Prezes Orlenu odnosi się do projektu umowy, który opisywał TVN. Projekt miał być bardzo niekorzystny z punktu widzenia naszych interesów. Jednak czy dokument stał się finalną umową? Dziennikarze TVN podkreślają, że nie wiedzą. Nie wyjaśnia tego i sam prezes Obajtek, ale po kolei.
"Czy pan uważa, że kartki, które latają po kraju, to są umowy?" – pyta reportera Obajtek. Można przez to zrozumieć, że prezes PKN Orlen sugeruje, iż dokumenty są nieprawdziwe. Jednak Daniel Obajtek nic takiego nie mówi. Ba, stwierdza, że nie będzie komentował tego, czy dokumenty są prawdziwe, czy też nie. "Żaden prezes międzynarodowego koncernu nie komentuje umów, bo staje się niewiarygodny" – mówi Obajtek.

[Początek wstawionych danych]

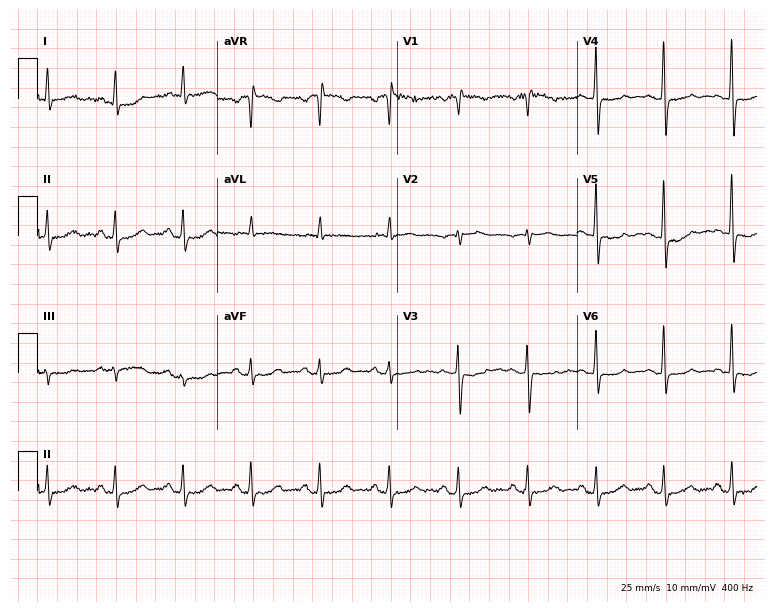
12-lead ECG (7.3-second recording at 400 Hz) from a female, 64 years old. Screened for six findings — first-degree AV block, right bundle branch block, left bundle branch block, sinus bradycardia, atrial fibrillation, sinus tachycardia — none is recorded. Other findings, if any, are not listed.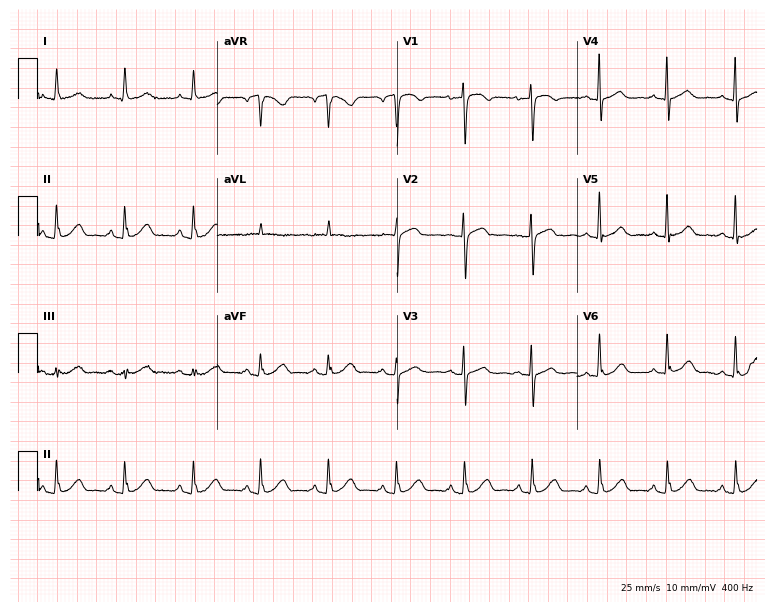
12-lead ECG from an 82-year-old female patient. Screened for six findings — first-degree AV block, right bundle branch block, left bundle branch block, sinus bradycardia, atrial fibrillation, sinus tachycardia — none is recorded.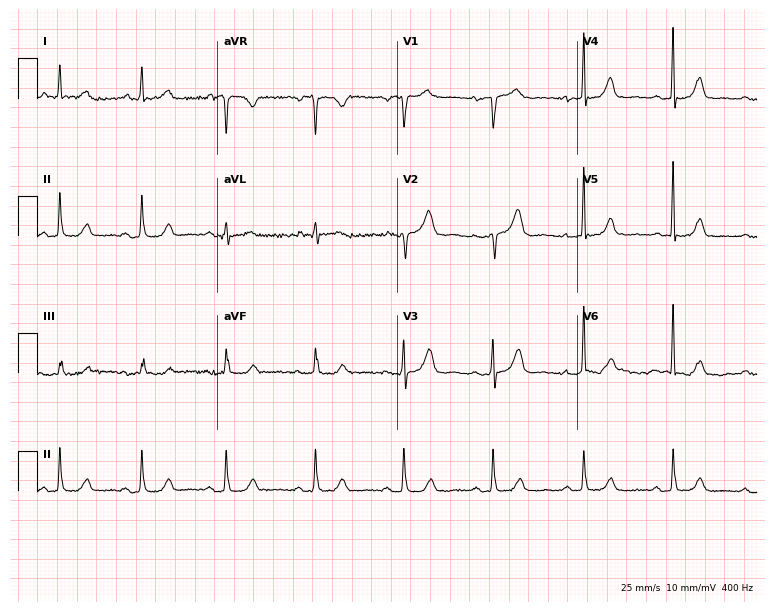
ECG — a woman, 64 years old. Screened for six findings — first-degree AV block, right bundle branch block (RBBB), left bundle branch block (LBBB), sinus bradycardia, atrial fibrillation (AF), sinus tachycardia — none is recorded. Other findings, if any, are not listed.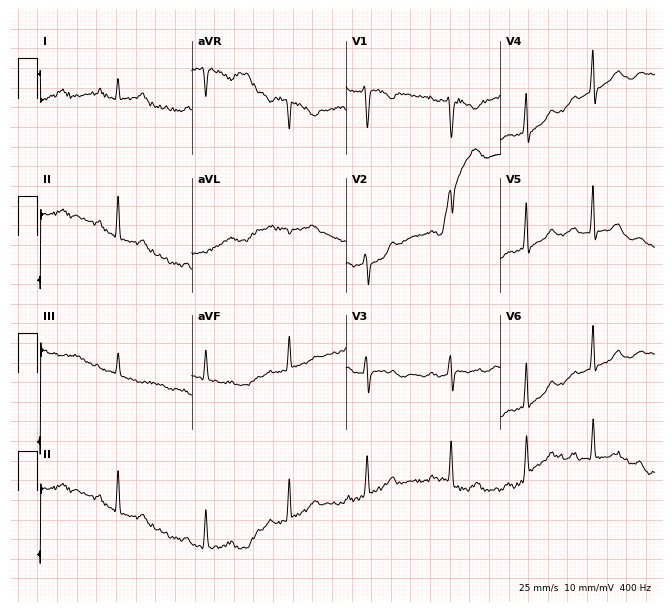
Resting 12-lead electrocardiogram. Patient: a woman, 26 years old. Read as a normal ECG.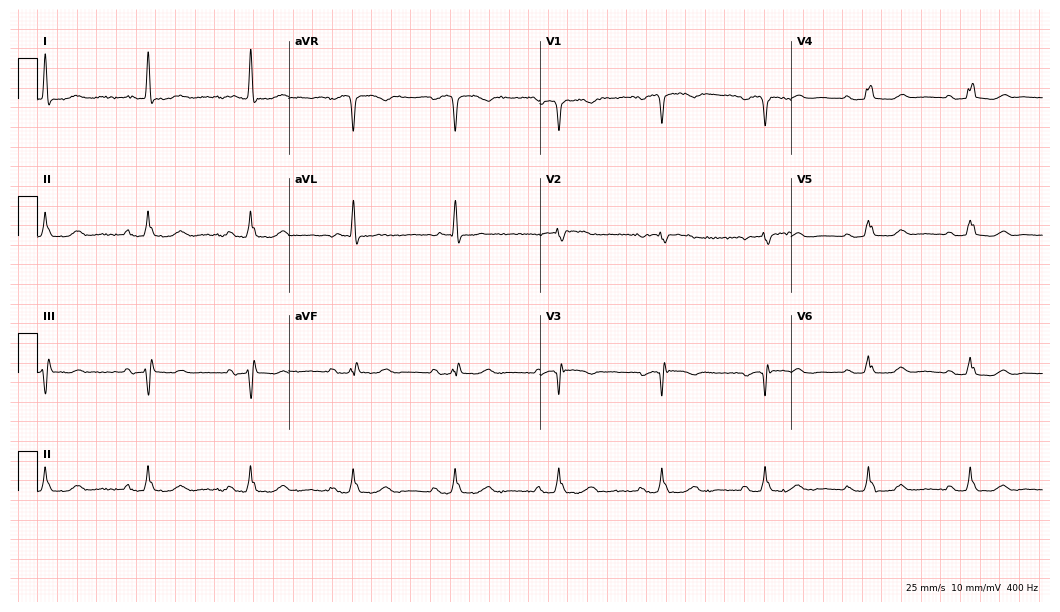
Electrocardiogram, a female, 85 years old. Interpretation includes left bundle branch block.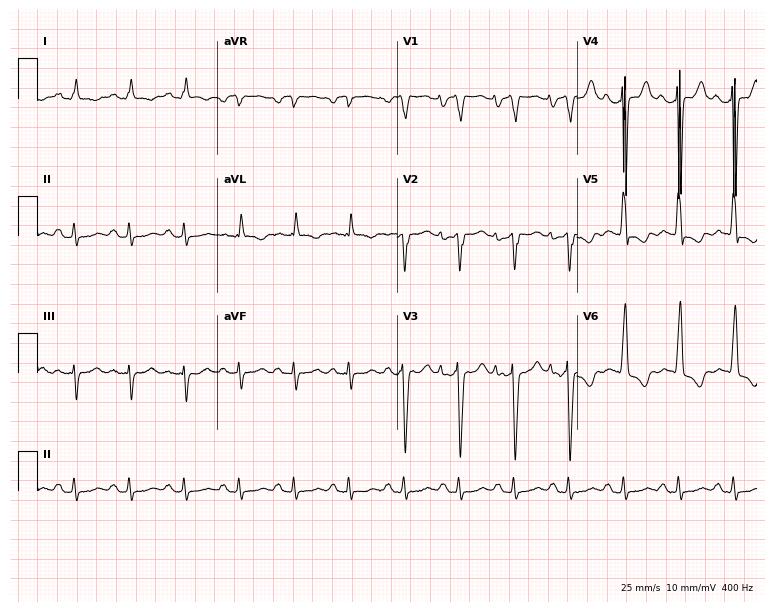
Electrocardiogram, a male patient, 48 years old. Interpretation includes sinus tachycardia (a sinus rate of 100 beats per minute or more).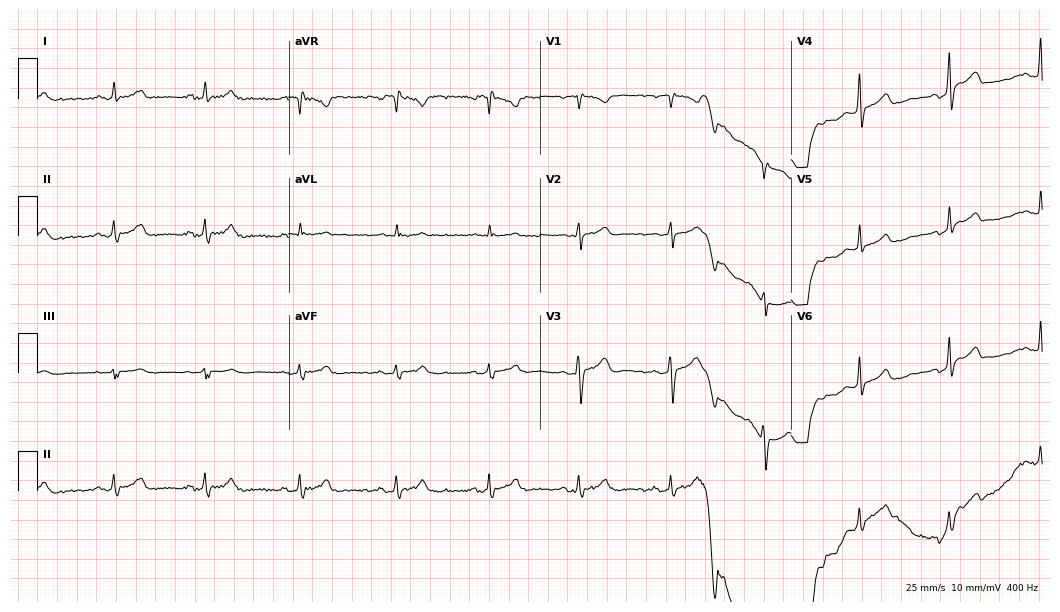
ECG (10.2-second recording at 400 Hz) — a woman, 43 years old. Screened for six findings — first-degree AV block, right bundle branch block, left bundle branch block, sinus bradycardia, atrial fibrillation, sinus tachycardia — none is recorded. Findings outside these six are not listed.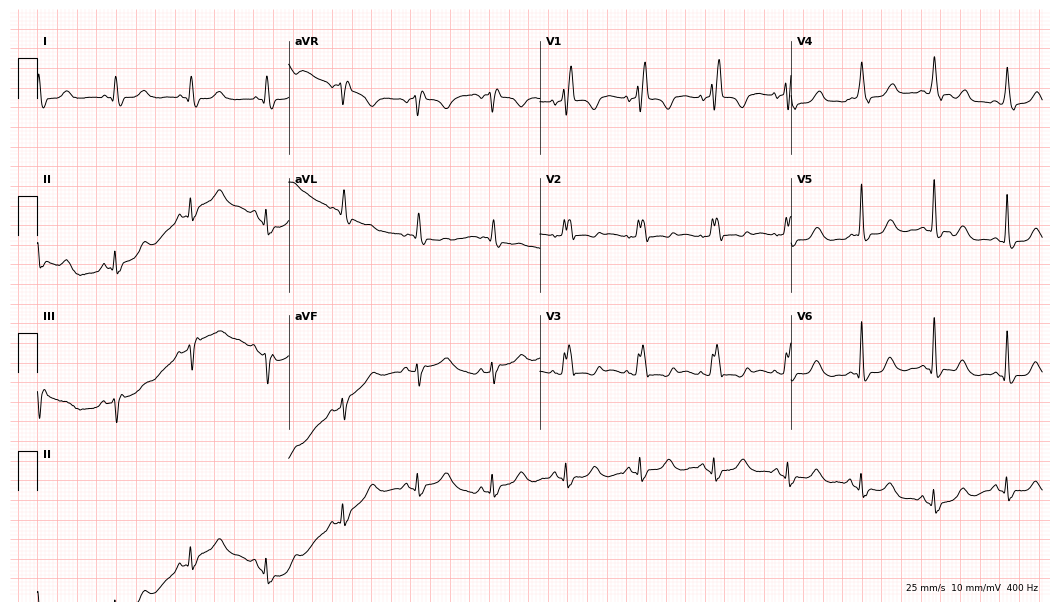
12-lead ECG from an 80-year-old female. Shows right bundle branch block (RBBB).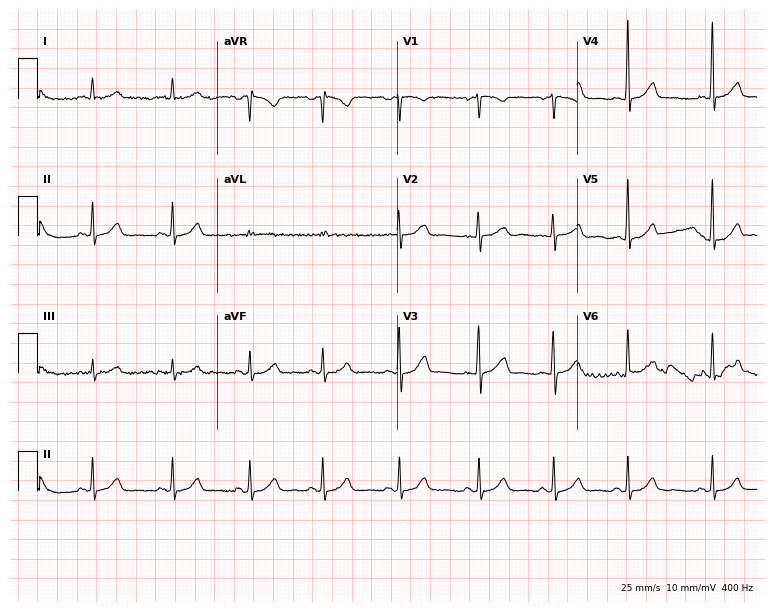
Electrocardiogram, a female, 42 years old. Overall reading on record: normal ECG.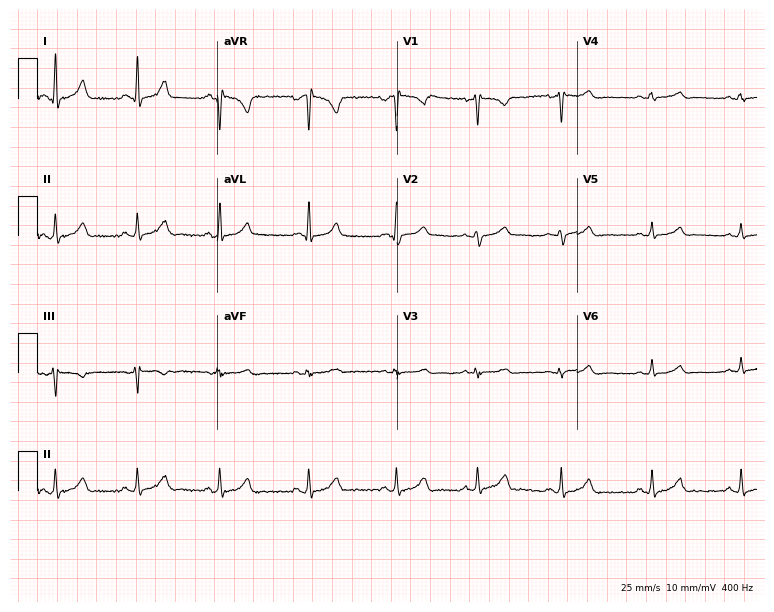
ECG — a 32-year-old female. Labelled as a normal ECG.

Czytaj także w BUSINESS INSIDER
Eksperci są jednak zdania, że skomentować – przynajmniej na jakimś poziomie – prezes Orlenu powinien.
– Moim zdaniem Orlen powinien odnieść się do zapisów umowy. Powinien zdementować informacje, które się pojawiają – o ile są nieprawdziwe. Jeśli Orlen tego nie robi, pojawia się oczywiście teza, że zapisy są dla nas niekorzystne – mówi w rozmowie z Business Insiderem Dawid Czopek, dyrektor zarządzający Polaris Fiz.
Daniel Czyżewski, ekspert serwisu Energetyka24.com, jest podobnego zdania. – Przy sprzedaży mienia Skarbu Państwa transparentność musi być na najwyższym poziomie. Prezes Obajtek powinien mimo wszystko – choćby na jakimś poziomie ogólności – wyjaśnić założenia umowy. Zresztą z jednej strony w rozmowie z dziennikarzami mówi on, że komentować nie może, a z drugiej – słyszałem w radiu RMF, że jednak sporo się na ten temat wypowiadał – mówi Czyżewski.
Wpis rzeczniczki Orlenu
Argument Daniela Obajtka: Komisja Europejska zaakceptowała, służby również
Kolejny argument prezesa jest taki, że sprzedaż części rafinerii została zaakceptowana, w tym przez Komisję Europejską. Jednak eksperci nie kupują argumentu "brukselskiego".
– Prezes Orlenu sugeruje, że Komisja Europejska zaakceptowała transakcję, ale Bruksela akceptuje tylko środki zaradcze, a nie to, czy umowa nam służy, czy też nie. Gdybyśmy za darmo oddali rafinerię, to KE też musiałaby dać zielone światło, bo jej chodzi o to, czy powstaje tu zagrożenie stworzenia monopolu przez Orlen – uważa Dawid Czopek.
Prawdą jest, że wiele instytucji państwowych zgodziło się na transakcję. Zresztą bez tego procedowanie umowy nie byłoby przecież możliwe. Czopek ma jednak i tu pewne zastrzeżenia.
– Brakuje mi też jasnego stanowiska ze strony nadzoru właścicielskiego – na przykład resortu aktywów państwowych – że wszystkie zapisy są doskonale znane i nie budzą absolutnie żadnych wątpliwości. W końcu rafineria nie jest własnością pana Obajtka, jest własnością nas wszystkich. Mamy prawo, żeby czołowi urzędnicy się więc jasno w tej sprawie wypowiedzieli, a nie tylko na dość ogólnym poziomie – uważa ekspert z Polaris Fiz.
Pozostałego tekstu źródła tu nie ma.